Жирондисты были в величайшем смятении. Вот как повернулась против них эта начатая ими рискованная игра! Они слышали за окнами гул многотысячной толпы, и он внушал им страх» Председательствовавший Ласурс, жирондист, пытался объявить заседание Конвента закрытым. Но монтаньяры и народ на галереях яростно запротестовали. Огромные толпы народа заполнили все помещение Конвента. Под ликующие возгласы «Да здравствует республика, да здравствует Гора, да здравствует Марат!» национальные гвардейцы внесли на руках Друга народа и опустили его среди депутатов Горы.
Сапер Роше, шедший во главе национальных гвардейцев, приблизившись к решетке Конвента, сказал: «Гражданин председатель! Мы привели к вам обратно мужественного Марата; мы ввергнем в замешательство всех его врагов; я уже защищал его в Лионе, я буду защищать его здесь, и тот, кто захочет голову Марата, получит и голову сапера».
Устами этого простого солдата говорил народ.
Жирондистские лидеры бежали из зала заседания. Все депутаты, весь Конвент стоя рукоплескали Марату.
Жан Поль Марат поднялся на трибуну и сказал: «Законодатели, свидетельства патриотизма и радость, вспыхнувшие в этом зале, являются данью уважения к национальному представительству, к одному из ваших собратьев, священные права которого были нарушены в моем лице. Я был вероломно обвинен, торжественный приговор принес триумф моей невиновности, я приношу вам чистое сердце, и я буду продолжать защиту права человека, гражданина и народа со всей энергией, данной мне небом».
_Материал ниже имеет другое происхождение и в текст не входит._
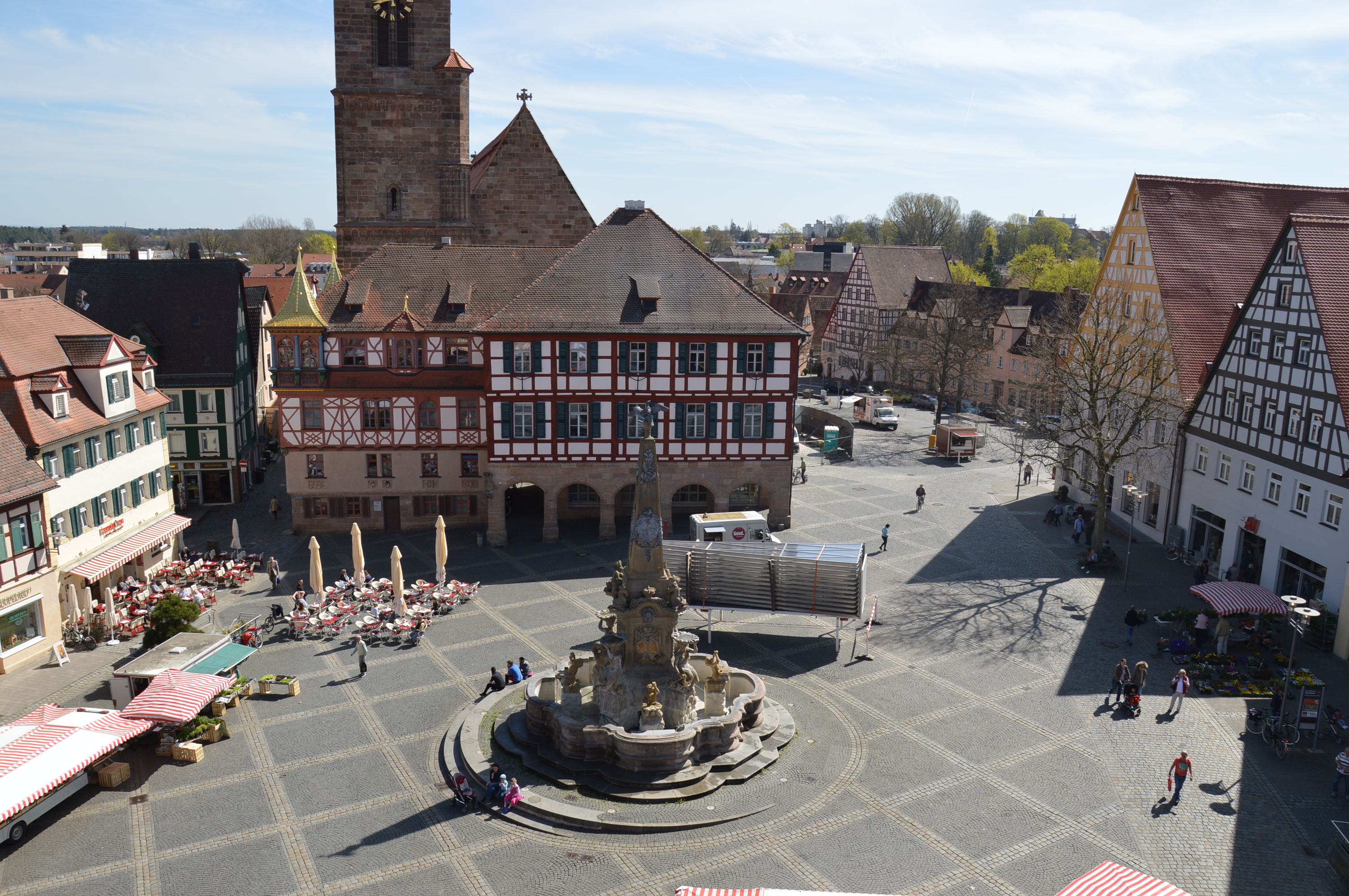 Das Schwabacher Rathaus mit der Stadtkirche und dem Königsplatz

Снова громы аплодисментов сотрясают своды, раздаются приветственные возгласы, в воздух летят шапки, цветы; мужчины, женщины, дети, забившие до отказа громадное здание, народ и депутаты Конвента, слившись в единодушном порыве, приветствуют Друга народа и торжество принципов подлинного патриотизма.
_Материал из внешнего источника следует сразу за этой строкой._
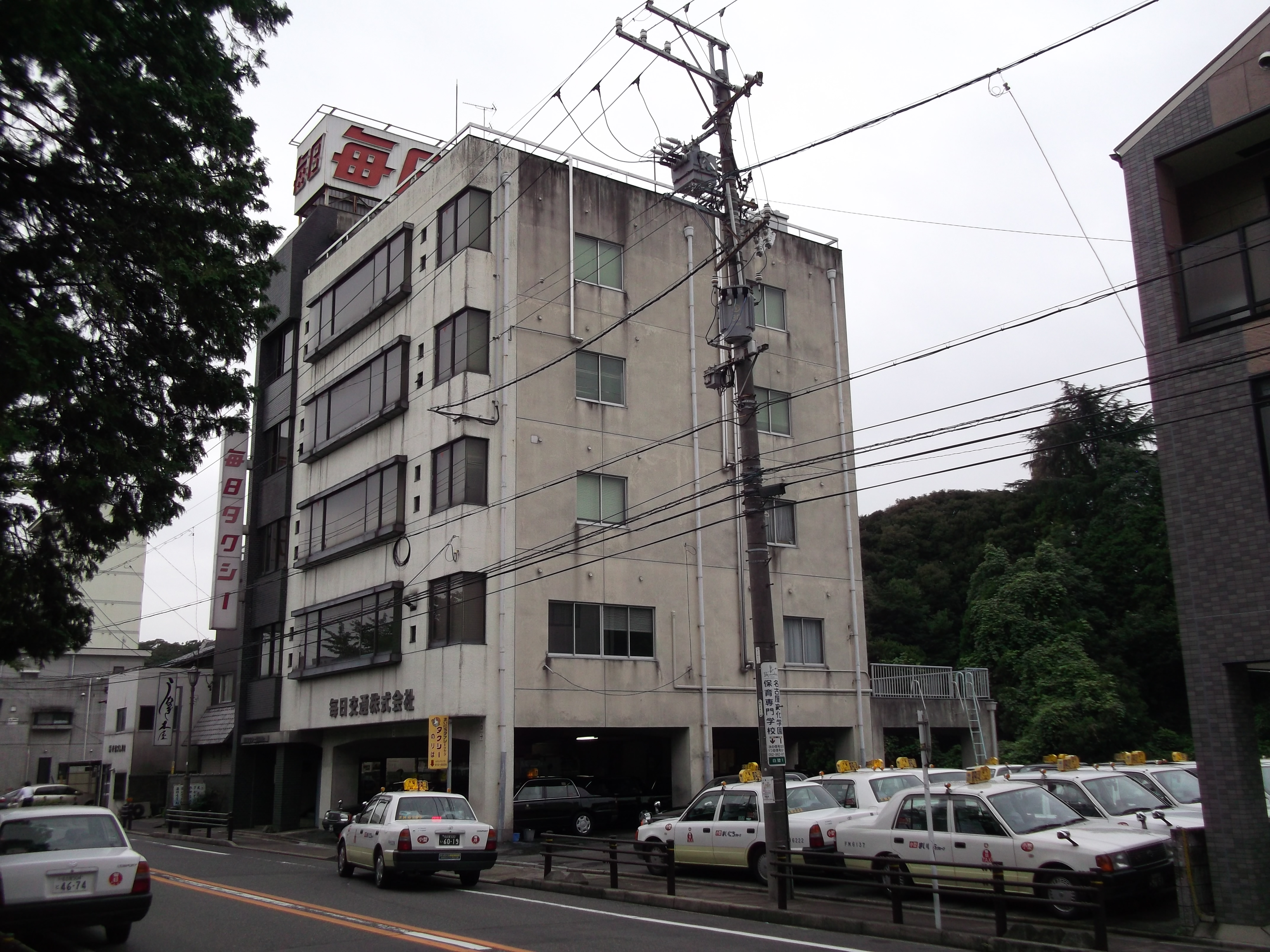 名古屋市東区東外堀町の毎日タクシー協同組合を東側公道北側より撮影

То был великий день триумфа Горы, день триумфа вознесенного на ее вершину Жана, Поля Марата, Друга народа.
Первый биограф Марата Альфред Бужар писал: «Исход процесса Марата оказался прямо противоположным тому, на что рассчитывали его обвинители; они хотели убить Марата; и вот — он еще более велик, чем когда-либо. Вчера он был писателем, депутатом — сегодня он стал знаменем».
Это было сказано верно.
Престиж и авторитет Марата после провала обвинения и торжеств 24 апреля поднялись на недосягаемую высоту. В течение ближайших дней после оправдательного вердикта местные революционно-демократические организации, клубы якобинцев, кордельеров, народные общества, отдельные патриоты со всех концов Франции слали выражения горячего одобрения оправдательного приговора и чувства восхищения и любви Другу народа.
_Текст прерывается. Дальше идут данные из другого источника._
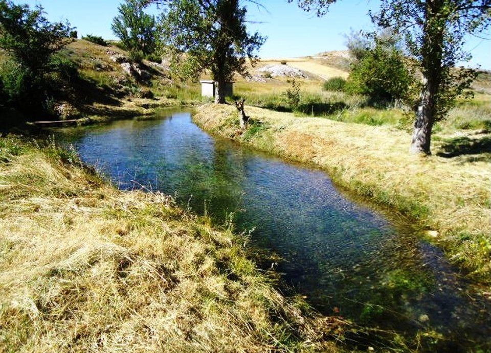 "Las Fuentes"

Но сам Марат уже через день после его торжества стал тяготиться оказываемыми ему почестями. Когда 26 апреля в клубе Якобинцев ему устроили восторженную встречу и президент общества, а затем четырехлетний ребенок поднесли ему венки, Марат поднялся на трибуну и сказал: «Не будем заниматься венками, будем защищаться с одушевлением, оставим все эти ребячества и будем думать только о том, чтобы сокрушить наших врагов».
И он больше ни в выступлениях, ни в статьях, ни в письмах не возвращался сам и не разрешал другим напоминать о его великом триумфе 24 апреля.
Марат справедливо рассматривал свой процесс как одну из авангардных схваток в решающем сражении с жирондистами. Все его выступления весной 1793 года были пронизаны одной мыслью: «только одни революционные меры действительны». Народ должен снова, как и раньше, сам себя спасти; он должен снова подняться на спасительное восстание, изгнать изменивших родине и революции жирондистов из Конвента и укрепить революцию, передав руководство в руки подлинных патриотов.